Cette mission sera assurée par la déontologue de l’Assemblée nationale, qui devra donc éplucher les factures de 10 députés tous les mois en plus de toutes ses autres attributions. Une vraie gageure. Le but affiché de ce nombre annuel, c’est que « quasiment l’ensemble des députés puissent être contrôlés sur la législature« . Quand bien même cet objectif serait atteint, on peut donc anticiper un effet pervers : les députés déjà contrôlés pendant la législature pourront ensuite utiliser leur enveloppe tranquillement, sans crainte d’être rattrapés par la patrouille.
En juillet dernier, le député LREM Sylvain Maillard avait justifié par avance, auprès de Marianne, que le contrôle n’aille pas plus loin : « Les notes de frais, ce serait une véritable usine à gaz, inapplicable avec les moyens de l’Assemblée. Et je préfère recruter 150 infirmières ou policiers, plutôt que 150 fonctionnaires chargés de contrôler les députés ! »
Une poire de 600 euros à discrétion
Accommodement particulièrement étonnant par rapport à la volonté proclamée de transparence des parlementaires, les députés ont choisi de continuer à autoriser certaines dépenses sans justificatifs, pour un montant autorisé de 600 euros par mois.
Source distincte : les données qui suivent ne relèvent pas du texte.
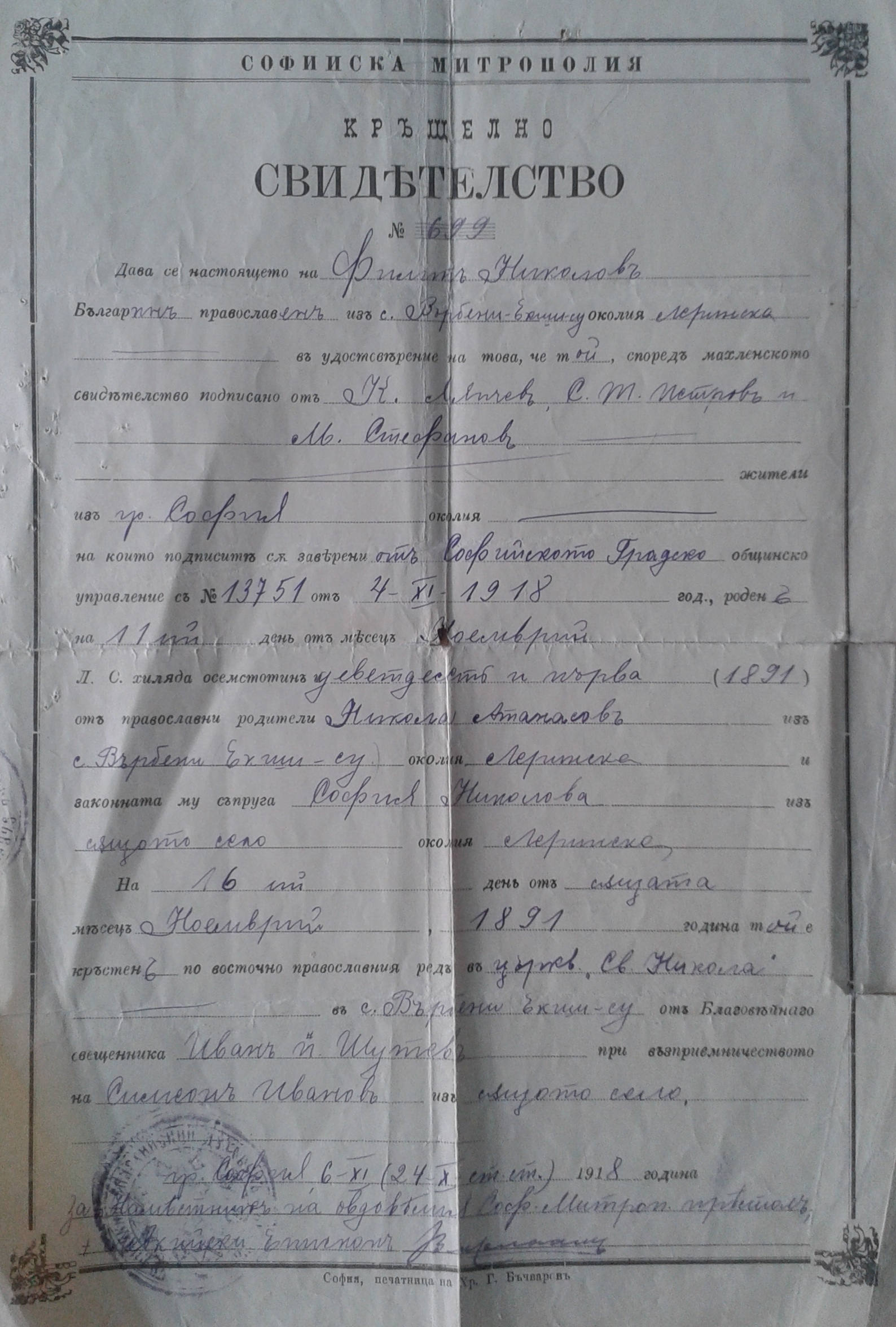 Birth certificate of Filip Nikolov from Gorno Varbeni, 1891.

Une « souplesse », rapporte l’AFP, « par exemple lorsqu’ils font des dépenses en liquide lors d’une fête de village dans leur circonscription ». Une poire pour les soifs électoralistes, en somme.
Pour le reste des frais soumis au contrôle aléatoire, le bureau de l’Assemblée nationale a établi une liste des dépenses autorisées et interdites. Dans une précision presque inquiétante, le Bureau précise que dans la première catégorie figurent « les frais liés à l’exercice du mandat ». A titre d’exemple, cela peut concerner les « permanences », la « communication » ou le « transport » du député.
Parmi les dépenses interdites figurent « tout financement, direct ou indirect, d’un parti politique ; l’achat d’un bien immobilier ou la location d’un bien immobilier dont le député, son conjoint, ses ascendants ou descendants sont propriétaires ; toute dépense déduite du revenu imposable, par ailleurs déclarée au titre de l’impôt sur le revenu », indique la présidence de l’Assemblée dans un communiqué. Les « frais de garde » ont aussi été exclus mais les députés-parents pourront toujours piocher dans leur cagnotte spéciale de 600 euros pour payer la baby-sitter…
A force de biais et d’exceptions, il ne reste plus grand chose dans cette réforme de la révolution des pratiques promise par Emmanuel Macron pendant sa campagne présidentielle. Le 1er juin, le Garde des sceaux François Bayrou s’était pourtant avancé sur un système de remboursement des frais selon les dépenses réellement engagées : « Nous allons proposer que le remboursement des frais de mandat des parlementaires se fasse au réel. C’est-à-dire en présentant des factures ou sur présentation d’un justificatif de frais ». C’est-à-dire le système qui s’impose à tous les salariés au travail. Mais nos élus ont préféré tout changer pour que presque rien ne change…
Du côté du Sénat, on n’est pas pressé pas de modifier les règles de remboursement des frais. En catimini, les élus du Palais du Luxembourg ont d’ailleurs obtenu que la loi de confiance dans la vie politique autorise les parlementaires… à garder le régime de l’IRFM. Jusqu’à présent, les sénateurs touchent 6.109,89 € net mensuels pour régler leurs dépenses de mandat, sans avoir à se justifier. Force est de constater que ni la Présidence, ni le Bureau cette assemblée n’ont décidé d’évoluer sur cette question. Jusqu’à nouvel ordre, les sénateurs vont donc continuer à bénéficier de ce pécule, chaque mois.
Ces dépenses seront simplement contrôlées, selon des modalités qui restent à préciser, par un comité de déontologie présidé par… un sénateur LR, François Pillet et composé entièrement de membres de la Chambre. Tout un programme.